Everyday Innovation - Using Hadoop with PeopleSoft Part 1
Tuesday, January 18, 2011 at 2:09PM During my professional career it is very interesting to see how organizations face challenges to their businesses. For many projects I find myself typically involved from the technical viewpoint since in today's marketplace, technology plays a very important role. Often times many organizations are unable to effectively find a way to bridge the gap in delivering new and modern offerings with their legacy assets. This is mostly due to the fact that there are fundamental differences in how the two groups often view problems: legacy is often heavily grounded in risk-adverse, tried-and-true approaches whereas the other groups tend to be more progressive.
On all of the projects I work on, I apply a mixture of experience and open-mindedness, approaching issues from multiple points of view for the benefit of the organization and it's customers. One such endeavor that I have used across multiple companies has been applying Hadoop to legacy applications such as Oracle/PeopleSoft. Hadoop is an excellent platform for data-intensive distributed computing and of the many legacy applications large organizations operate products such as Oracle/PeopleSoft are quite common.
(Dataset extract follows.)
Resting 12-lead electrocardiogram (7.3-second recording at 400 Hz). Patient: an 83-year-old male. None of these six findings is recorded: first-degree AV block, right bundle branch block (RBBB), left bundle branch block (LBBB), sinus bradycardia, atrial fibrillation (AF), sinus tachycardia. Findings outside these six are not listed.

Oracle/PeopleSoft produces a lot of very interesting data not just in the form of the standard metadata and transactional data, but also the operational data elements such as the logs that can be found in the various tiers. The most obvious challenges to any organization with such data happen to be that they are in diverse formats, located on different servers, take up a lot of space, are hard to work with, etc. However the benefits of this data are many and can include such viewpoints such as capacity planning, holistic event correlation, business activity analysis, geolocation analysis, and many others.
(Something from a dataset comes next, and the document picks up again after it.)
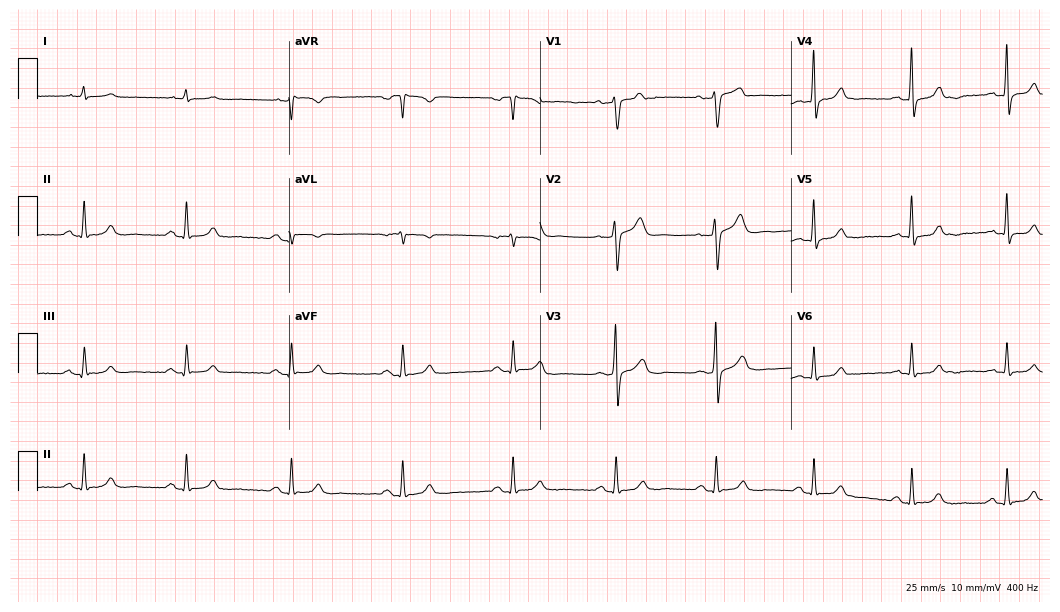
Standard 12-lead ECG recorded from a 38-year-old male. Read as a normal ECG.

In almost every organization, analyzing business data in legacy Oracle/PeopleSoft consists of SQL-oriented operations from production copies. While this is fine for the database itself, often times the equally valuable logging and operational data is often left behind due to space constraints. This is where Hadoop comes in.
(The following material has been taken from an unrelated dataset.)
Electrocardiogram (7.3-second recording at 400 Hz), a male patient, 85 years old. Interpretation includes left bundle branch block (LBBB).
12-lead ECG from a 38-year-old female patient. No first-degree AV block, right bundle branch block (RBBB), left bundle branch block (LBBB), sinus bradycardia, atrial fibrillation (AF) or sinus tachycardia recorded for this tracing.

In the beginning of my endeavors with Hadoop I used the Apache open source version. However as time has progressed, legacy organizations became less comfortable with such implementations. Thankfully organizations such as Cloudera have emerged who not only provide excellent support for Hadoop, but who have also created bundled implementations that can be more easily introduced into companies via support and training programs.
In this first post, I will be demonstrating the power of Hadoop with simple examples based on the Cloudera distribution and Oracle/PeopleSoft CRM 9.
The Hadoop deployment is a development instance running 4 nodes distributed across 4 different data centers across the continental United States. In this particular case, the nodes in the cluster have a total capacity of some 300GB. This is a very small cluster with the nodes being 4 CPUs, 4GB RAM and only 200 GB each. Obviously not all the disk space in the nodes are allocated to Hadoop in this example, but that can be easily adjusted based on the resources available in your organization for the cluster.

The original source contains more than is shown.